## Exercise instructions
Return every line of the data below exactly, but do not include the images.

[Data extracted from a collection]

┌──

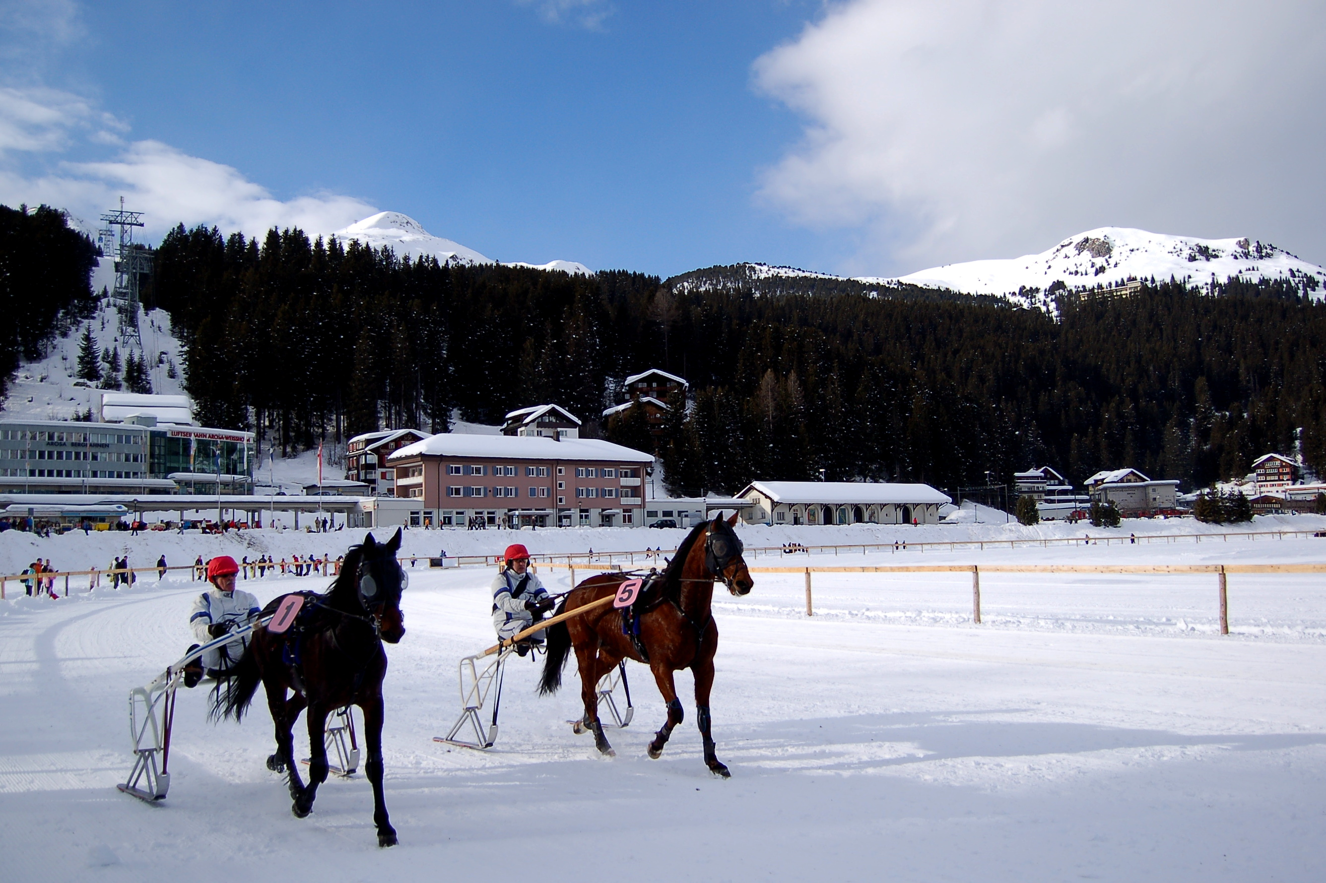 Perderennen Obersse Pferderennen Obersee Arosa Feb 2009
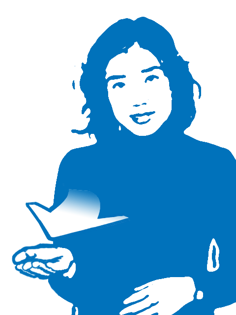 日本手話の「ですか００１」2007.04,04.-Yokohama.B
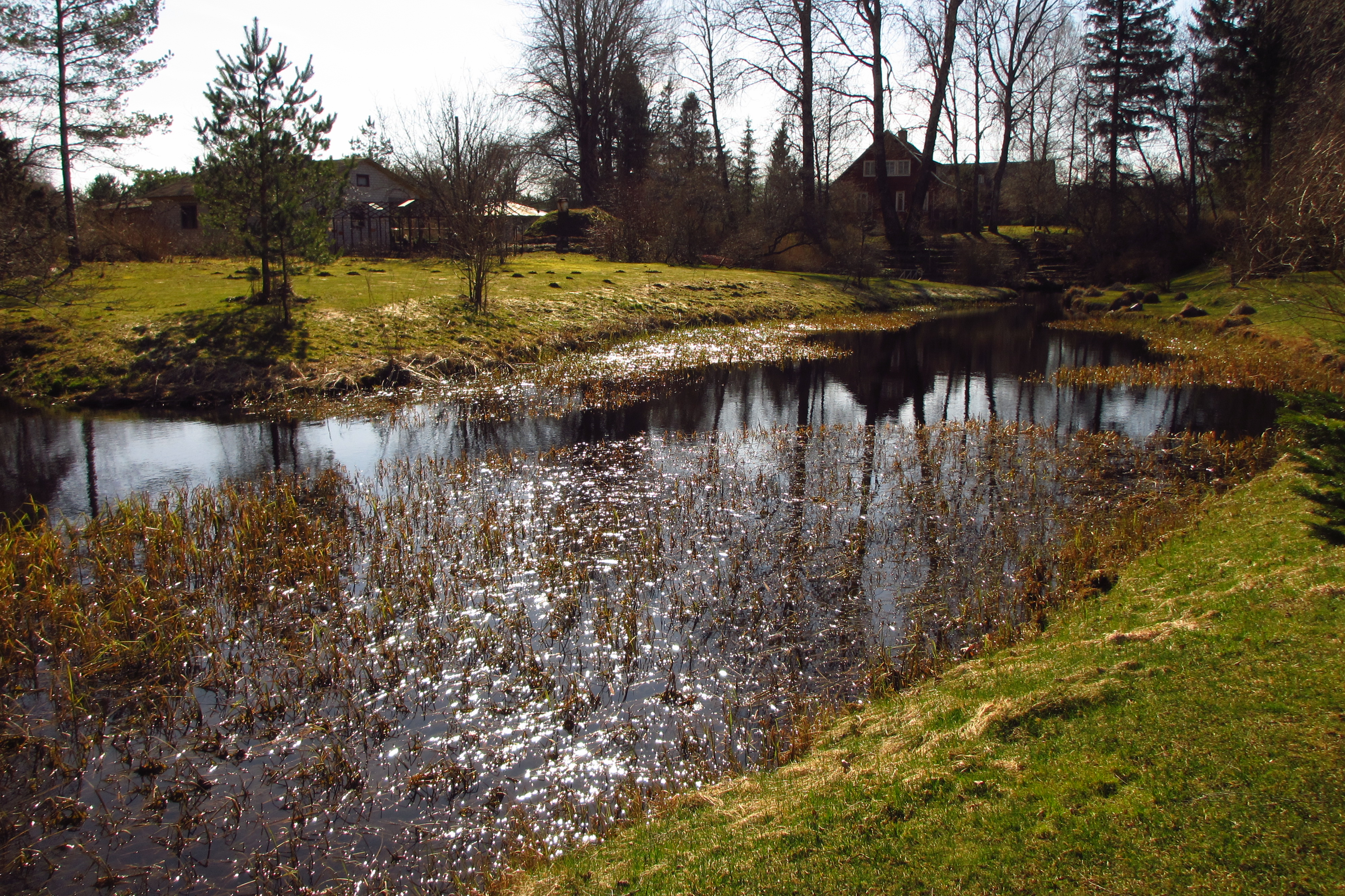 Lohu allikad
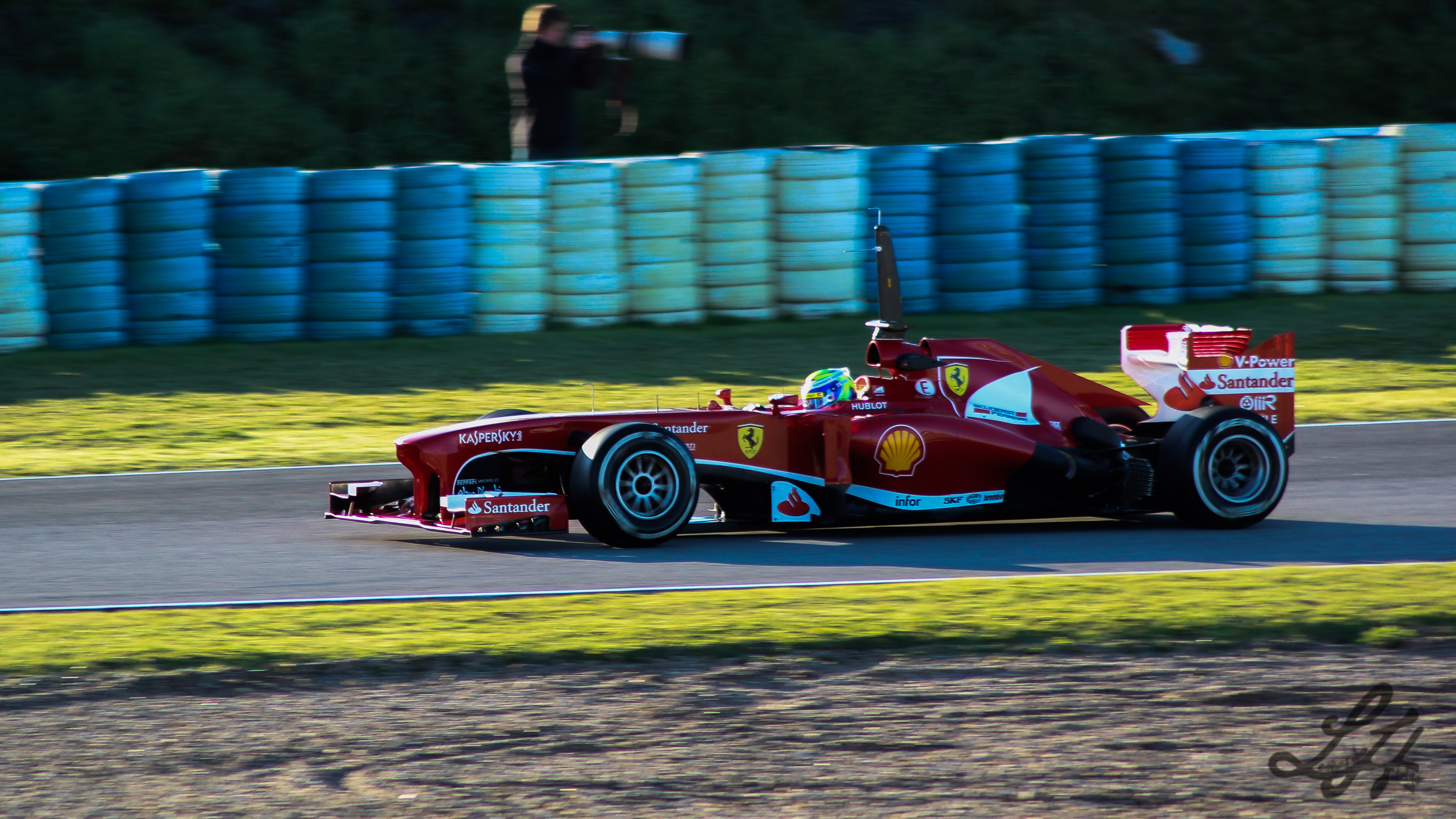 Fotos hechas el 7 de Febrero de 2013 en el circuito de Jerez, plena pre-temporada de F1. Would you like to follow me on Instagram and Twitter?
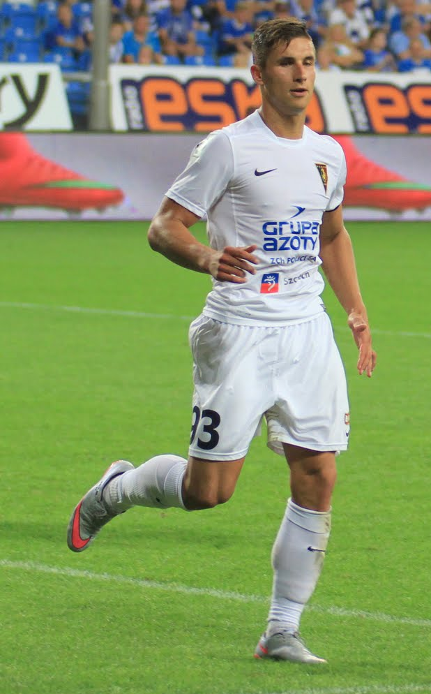 Łukasz Zwoliński playing for Pogoń Szczecin in 2015
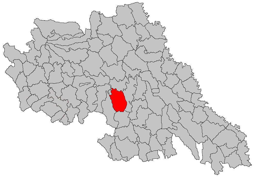 Categorie:Hărţi ale judeţului Iaşi
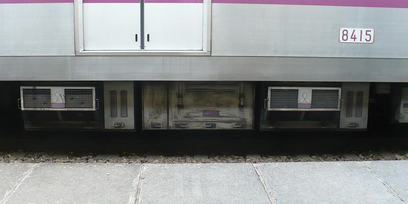 地下鉄8000系のチョッパ装置
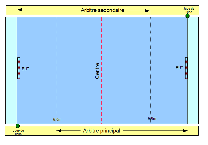 Schéma représentant un terrain de kayk polo
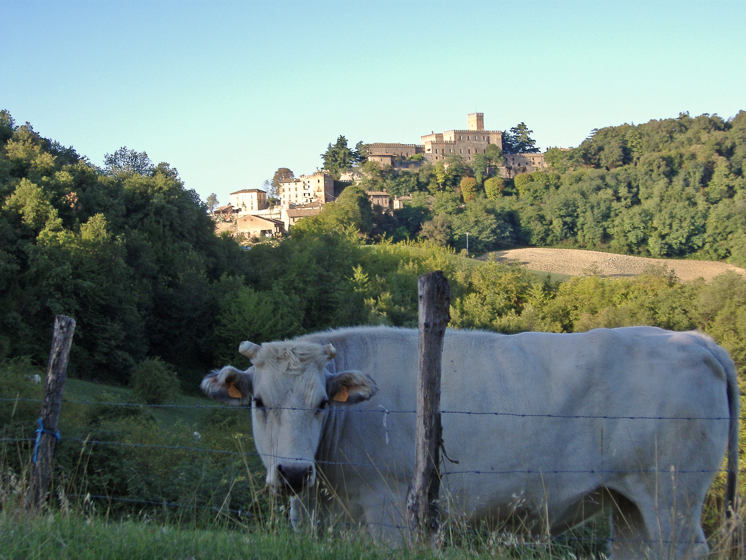 Panorama Tabiano Terme
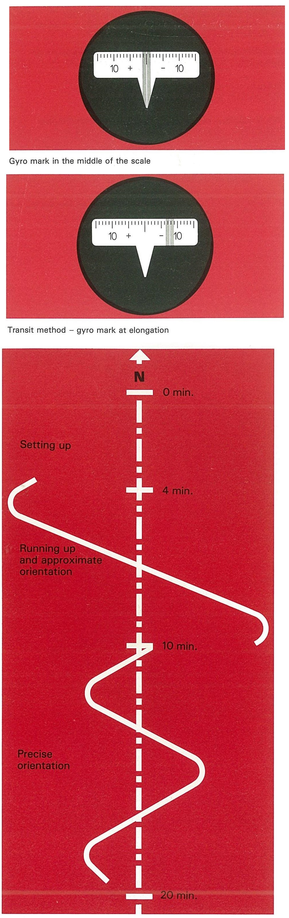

└──

## Answer for the task
 Perderennen Obersse Pferderennen Obersee Arosa Feb 2009
 日本手話の「ですか００１」2007.04,04.-Yokohama.B
 Lohu allikad
 Fotos hechas el 7 de Febrero de 2013 en el circuito de Jerez, plena pre-temporada de F1. Would you like to follow me on Instagram and Twitter?
 Łukasz Zwoliński playing for Pogoń Szczecin in 2015
 Categorie:Hărţi ale judeţului Iaşi
 地下鉄8000系のチョッパ装置
 Schéma représentant un terrain de kayk polo
 Panorama Tabiano Terme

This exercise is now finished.